Label Encoding in Python
Label encoding is a fundamental data preprocessing technique used to convert categorical data into a numerical format suitable for machine learning models. Many algorithms cannot process non-numeric values, making encoding a necessary step when working with features such as colors, cities or product types.
For example
In a dataset with a Fruit column containing "Apple," "Banana," and "Orange," label encoding can map :
Apple -> 0
Banana -> 1
Orange -> 2
Understanding Label Encoding
Categorical data is broadly divided into two types:
- Nominal Data: Categories without inherent order (e.g., colors: red, blue, green).
- Ordinal Data: Categories with a natural order (e.g., satisfaction levels: low, medium, high).
Label encoding works best for ordinal data, where the assigned numbers reflect the order. However, applying it to nominal data can unwantedly suggest an order (e.g., Red = 0, Blue = 1, Green = 2), which may mislead algorithms like linear regression. Thus, the choice of encoding must align with the data type and the algorithm used.
When to Use Label Encoding
Label encoding is particularly valuable when:
- Encoding ordinal features: Numbers can capture the inherent order of categories.
- Using tree-based algorithms: Models like decision trees or random forests are insensitive to numerical order assumptions.
- Memory efficiency is critical: Each category is stored as a single integer, unlike one-hot encoding which expands data into multiple columns.
For nominal data and algorithms sensitive to numerical values, one-hot encoding is often a better alternative.
Implementing Label Encoding in Python
Python provides two primary ways to perform label encoding: scikit-learn's LabelEncoder and pandas’ Categorical type.
1. Using scikit-learn’s LabelEncoder
from sklearn.preprocessing import LabelEncoder
import pandas as pd
# Sample dataset
data = pd.DataFrame({
'Fruit': ['Apple', 'Banana', 'Orange', 'Apple', 'Orange', 'Banana'],
'Price': [1.2, 0.5, 0.8, 1.3, 0.9, 0.6]
})
# Initialize and fit LabelEncoder
le = LabelEncoder()
data['Fruit_Encoded'] = le.fit_transform(data['Fruit'])
print(data)
print("Category Mapping:", le.classes_)
Output:

The fit_transform method both learns the unique categories and applies the encoding, while the classes_ attribute stores the mapping for future reference.

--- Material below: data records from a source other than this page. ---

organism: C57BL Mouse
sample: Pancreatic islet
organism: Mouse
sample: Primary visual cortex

2. Using pandas’ Categorical
Type
# Encode using pandas categorical type
data['Fruit_Encoded_Pandas'] = data['Fruit'].astype('category').cat.codes
print(data)
print("Category Mapping:", dict(enumerate(data['Fruit'].astype('category').cat.categories)))
Output:

This approach is simpler for pandas-based workflows and does not require an external library.
Encoding Ordinal Data
When dealing with ordinal data, a custom mapping ensures the numeric values preserve order:
data = pd.DataFrame({
'Satisfaction': ['Low', 'High', 'Medium', 'Low', 'High'],
'Score': [3, 8, 5, 2, 9]
})
satisfaction_order = {'Low': 0, 'Medium': 1, 'High': 2}
data['Satisfaction_Encoded'] = data['Satisfaction'].map(satisfaction_order)
print(data)
Output:

This approach is ideal for features where the order carries semantic meaning.

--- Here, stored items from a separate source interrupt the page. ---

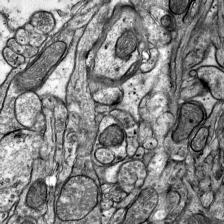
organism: Mouse
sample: Visual Cortex
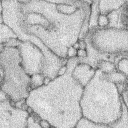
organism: Rabbit
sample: Retina
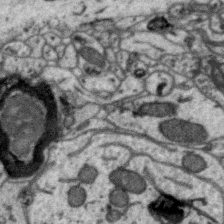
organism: Zebra finch
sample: Brain
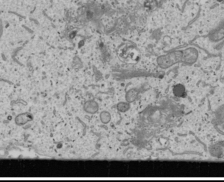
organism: Human
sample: Mitochondria in U2OS cells
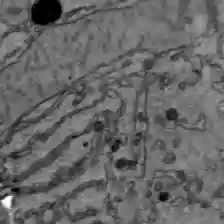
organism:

Performance and Limitations
Label encoding is computationally efficient. Both LabelEncoder and pandas' Categorical require a single scan of the data (O(n)) to map categories. Memory usage is minimal as only integer codes and the category map are stored.
Limitations
- Nominal data misinterpretation: Encoded integers can imply false order; one-hot encoding is safer for nominal features.
- Missing values: These must be handled prior to encoding.

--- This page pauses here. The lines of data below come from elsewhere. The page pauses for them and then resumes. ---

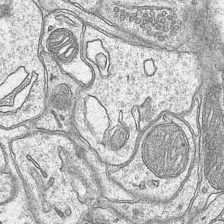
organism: Mouse
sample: CA1 Hippocampus
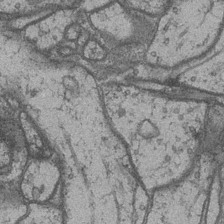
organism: Drosophila
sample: Optic medulla
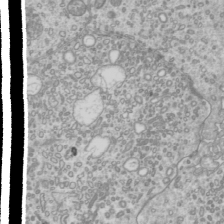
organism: Mouse
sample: Cilia; mouse epididymis
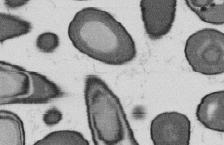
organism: B. subtilis
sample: Bacterial spore
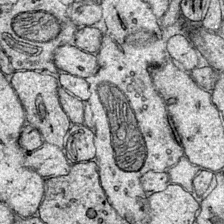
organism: Mouse
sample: Primary visual cortex
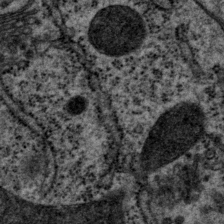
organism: P. pacificus
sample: Pharynx
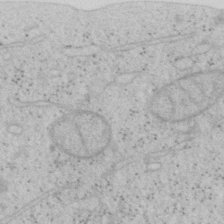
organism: Human
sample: HeLa cells
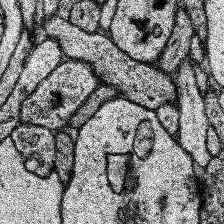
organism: Human
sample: Temporal Lobe
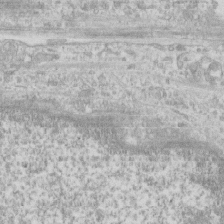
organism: Human
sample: CRL-1474
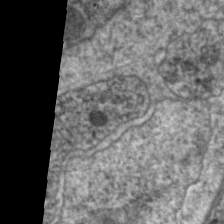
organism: C. elegans
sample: Pharynx
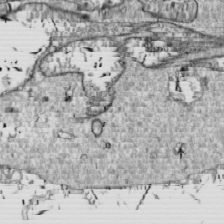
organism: Drosophila
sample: Cell division; meiosis; drosophila spermatocytes
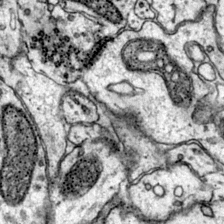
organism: Mouse
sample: Primary visual cortex
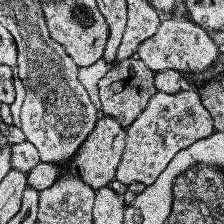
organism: Human
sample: Temporal Lobe
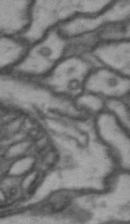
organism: Drosophila
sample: Brain

- Unseen categories in test data: Encoders will fail if new categories appear; handle this with a default value or ensure training includes all possible categories.
- High cardinality: Features with many unique categories may still require additional feature engineering.
Best Practices
- Apply label encoding primarily to ordinal features or tree-based models.
- Handle missing values before encoding.
- Save the encoder or category mapping to enable inverse transformation during evaluation or deployment.
- For nominal features in algorithms sensitive to numerical relationships, use one-hot encoding instead.